# Napoleon Coconut Charcoal



## gavlar (May 31, 2018)

Hi all

Just picked up a box of this stuff https://www.napoleongrills.co.uk/ac...cd/en-ca/napoleon-coconut-briquettes-charcoal
and wondered if anyone has used this before and has any guidance as to how many to light at any one time for an overnight smoke.

Cheers

Gavlar


----------



## SonnyE (May 31, 2018)

Never heard of it before Gavlar, but it really looks interesting...

(They aren't clear cutting tropical islands of coconut trees are they? :confused::eek::rolleyes: ) Just Kidding...

It is available here, too.


----------



## gavlar (Jun 6, 2018)

Well I used the napoleon briquettes over the weekend to cook a shoulder of pork and a brisket as well as baked potatoes all in the brick smoker. The smoker itself is reasonably new and i am still experimenting with the burn rate and temperatures.

Once i heated up the smoker with seasoned hardwood and cheap briquettes from Aldi, i then placed two or three of the Napoleon briquettes which are long hexagonal hollow blocks, the seem to burn slow with a solid red glow throughout.
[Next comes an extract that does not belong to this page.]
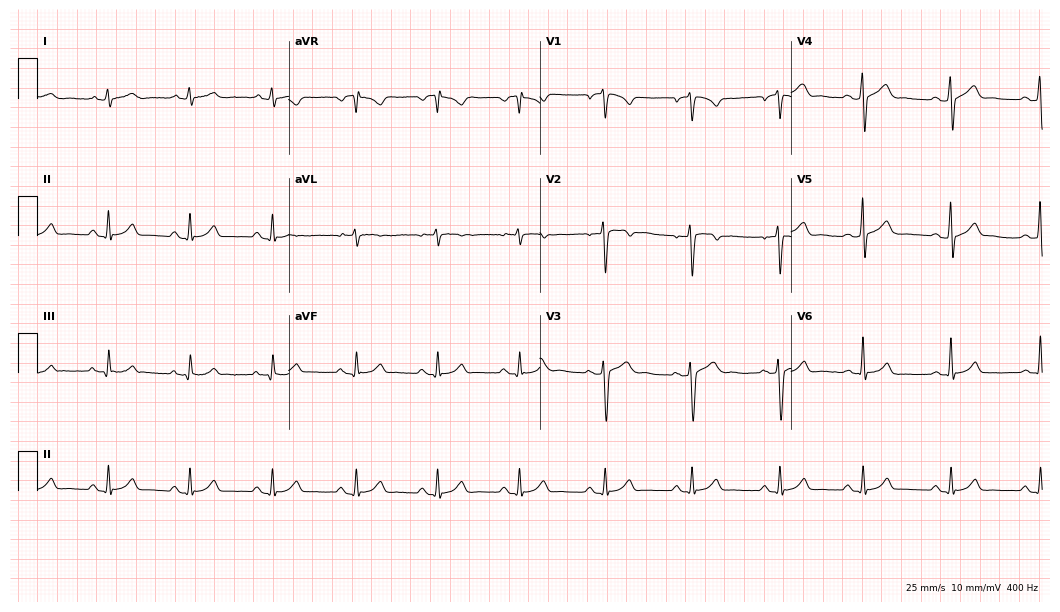
Standard 12-lead ECG recorded from a 27-year-old male patient (10.2-second recording at 400 Hz). Read as a normal ECG.

I regularly re-loaded the smoker from 4.30 am through to 3pm with a solid constant temperature of around 110-120c.

Over this time i used half the box of briquettes which cost me £20, so this session cost £10. My smoker has a lot of calcium silicate insulation and fire bricks throughout and therefore I wish i has something else to cook low and slow as it kept a 90-100c temp for ages (I went to bed at 10pm and it was still hot)

In summary I think i need to experiment more with my smoker, but I am a convert to the coconut style briquettes, albeit once I have heated the smoker up first.

I am keep to heat of anyone else who have used these and also any tips on heating up a brick smoker in a timely and cost effective way.

Cheers all

ps, the brisket and shoulder was sensational

Gavlar


----------